Çoğu insan tarafından anlamlı bulunmayan bu koleksiyon merakı nedeniyle pek ciddiye alınmasa, gazeteci ya da yazar sayılmasa da Reşid Halid Gönç’ün çok iyi bir gözlemci, iyi bir portre yazarı olduğu anlaşılıyor. Reşid Halid Gönç’ün bu niteliklerini İbrahim Öztürkçü’nün “Bâbıâli’nin Kütüğünü Tutan Adam, Reşid Halid Gönç, Hayatı, Koleksiyonerliği ve Edebî Portreleri” adlı çalışmasından ve “Eski İstanbul’dan Yapraklar” adlı derlemeden anlıyoruz. Öztürkçü, Reşid Halid Gönç’ün ayrıntılı biyografisini kaleme almakla kalmamış, onun “Benim Gözümle Yazı Yazanlar” ve “Koleksiyonumu Nasıl topladım?” başlıklı yazı dizilerine de kitapta yer vermiş. Yazılarda Ebüzziya Tevfik’ten Recaizâde Mahmud Ekrem’e, Abdülhak Hâmid’den Cenab Şahabeddin’e, Mehmed Rauf’tan Ahmed Rasim’e, Müfid Ratib’den Nigar Hanım’a birçok isim portre yazılarıyla anlatılıyor.

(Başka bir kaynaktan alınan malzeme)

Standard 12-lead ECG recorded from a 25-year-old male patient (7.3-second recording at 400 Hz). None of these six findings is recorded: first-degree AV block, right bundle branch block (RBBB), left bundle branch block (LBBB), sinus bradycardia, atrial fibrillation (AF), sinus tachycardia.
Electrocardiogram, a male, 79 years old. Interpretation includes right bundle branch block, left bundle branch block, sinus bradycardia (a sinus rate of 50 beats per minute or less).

Bu sayede Gönç’ün ne kadar iyi bir yazar olduğunu, gözlem gücünü, tatlı dilli anlatımını da örneklerle öğrenmiş oluyoruz.
“Eski İstanbul’dan Yapraklar”da da Gönç “Osmanlı dönemi İstanbul’una dair gözlem ve tespitlerini, eski konak ve köşk hayatındaki yaşam ve ilişkiler yumağını, Ramazan iftarlarını, Ramazan gecelerini ve eğlencelerini, saz ve söz âlemlerini, sünnet düğünlerini, meyveleriyle meşhur bağ ve bahçeleri, sosyal hayatta karşılaşılan ilginç tipleri, gündelik hayattan kesitleri, eğlence şekillerini, eski İstanbul şıklarının alışveriş ettikleri mağazaları bize tertemiz bir İstanbul Türkçesiyle hasretle anlatmakta”.

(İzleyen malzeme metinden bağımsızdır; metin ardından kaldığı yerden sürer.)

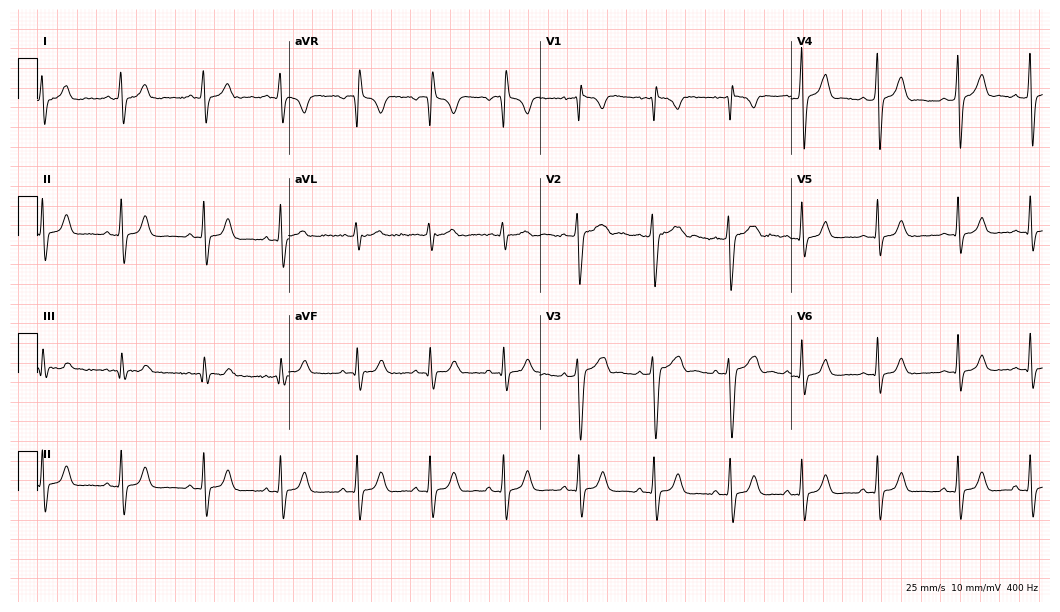
Standard 12-lead ECG recorded from a man, 19 years old (10.2-second recording at 400 Hz). None of these six findings is recorded: first-degree AV block, right bundle branch block, left bundle branch block, sinus bradycardia, atrial fibrillation, sinus tachycardia. Findings outside these six are not listed.

Reşid Halid Gönç yaşarken beğenip takdir edenler olsa da kıymeti pek bilinmemiş, hatta koleksiyonunun önemini kavrayamayan bazılarının alay konusu olmuş ama geriye büyük bir eser bırakmış. Sayesinde geçen yüzyılda basın ve edebiyat dünyasında yer almış isimlerin neredeyse tamamını anımsamış oluyoruz ki özellikle basın tarihi ve edebiyat araştırmacıları için önemli bir kaynak niteliği de taşıyor bu koleksiyon.
Peki bu koleksiyon şimdi nerede? Reşid Halid Gönç’ün el yazısını topladığı kişilere ait kartonla rın bugün nerede ve kimde olduğu bilinmiyor. Bazı fotokopiler Türkiye Gazeteciler Cemiyeti’ne ulaşmış. 1984 – 88 yılları arasında Ayhan Yetkiner ve Türkiye Gazeteciler Cemiyeti hayırlı bir iş yapmış bu koleksiyondan örnekleri 3 cilt halinde, “Reşid Halid Gönç”ün Koleksiyonundan Bab-ı Ali’nin Hatıra Defteri” adı ile yayınlamış. Baskısı çoktan tükenen kitap şimdi müzayedelerde yüksek fiyatlarla alıcı buluyor.

  • Bâbıâli’nin Kütüğünü Tutan Adam, İbrahim Öztürkçü, Ötüken Neşriyat, 2025.
  • Eski İstanbul’dan Yapraklar, Reşid Halid Gönç, Ötüken Neşriyat, 2024.